> _Stored dataset items_:
------------------------------------------------------------

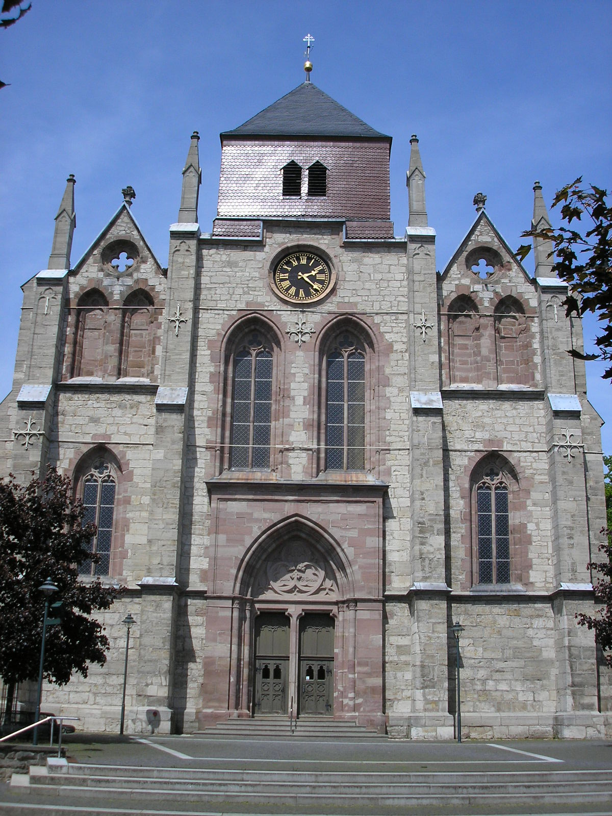 Die Stadtkirche von Dingelstädt (Thüringen).
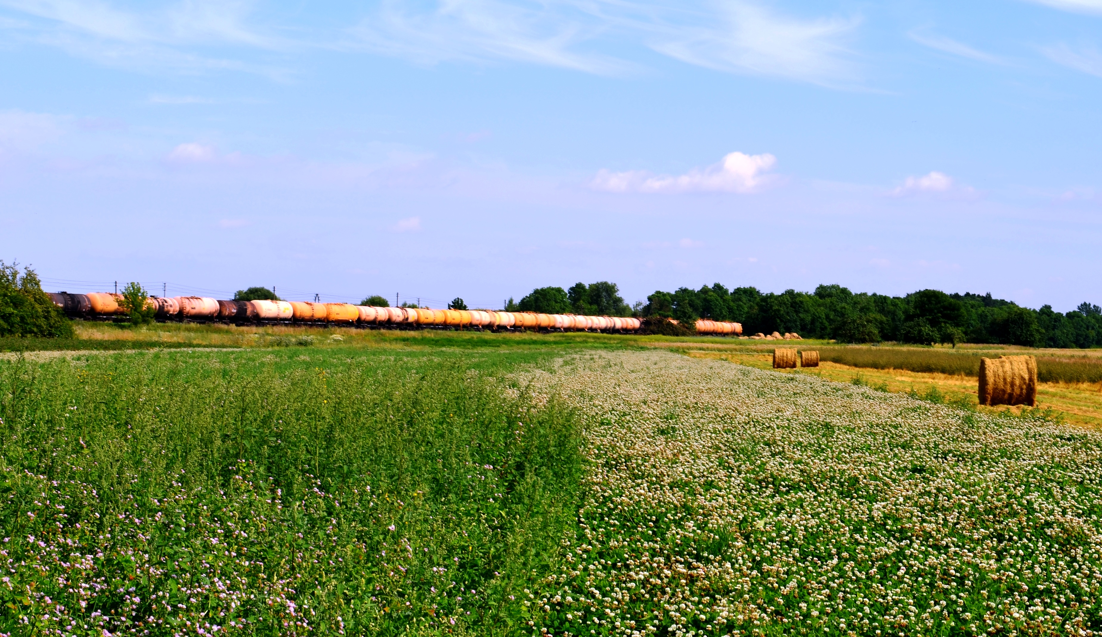 Bandomieji laukai, Akademija, Kėdainių raj.
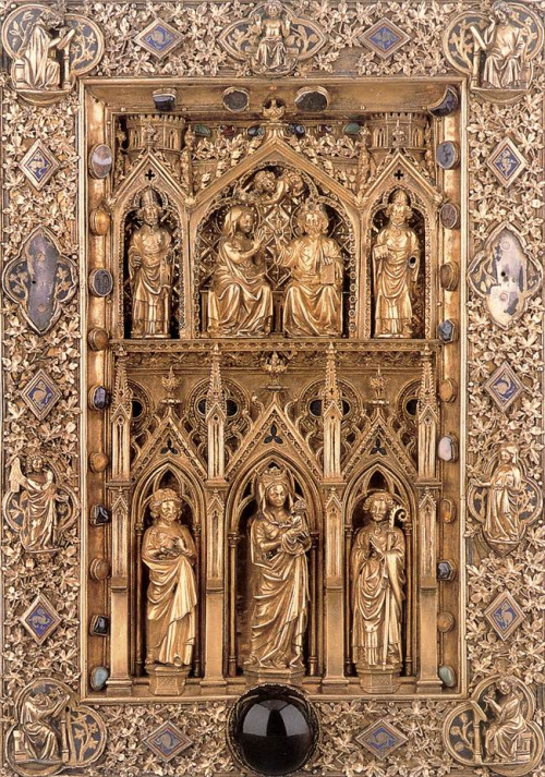 Ювелірна обкладинка євангелія у стилі готики
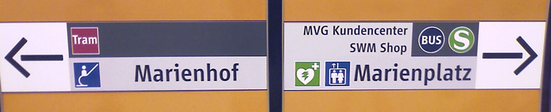 Cartel en el metro de Munich indicando la localización del desfibrilador más cercano (el corazón verde atravesado por el rayo)
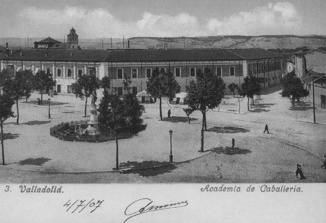 Academia de Caballería - Valladolid - Colección Valladolid, postales para el Recuerdo, editada por el Diario El Mundo de Valladolid. Antigua Academia de Caballería. - Fotografía. Papel 140 x 90 B/N

------------------------------------------------------------

> _WHAT THIS TASK INVOLVES_: Make an exact copy of only those lines that run from the line with "Cartel en el" through the end of the records, excluding pictures.

> _TASK RESULT_:
 Cartel en el metro de Munich indicando la localización del desfibrilador más cercano (el corazón verde atravesado por el rayo)
 Academia de Caballería - Valladolid - Colección Valladolid, postales para el Recuerdo, editada por el Diario El Mundo de Valladolid. Antigua Academia de Caballería. - Fotografía. Papel 140 x 90 B/N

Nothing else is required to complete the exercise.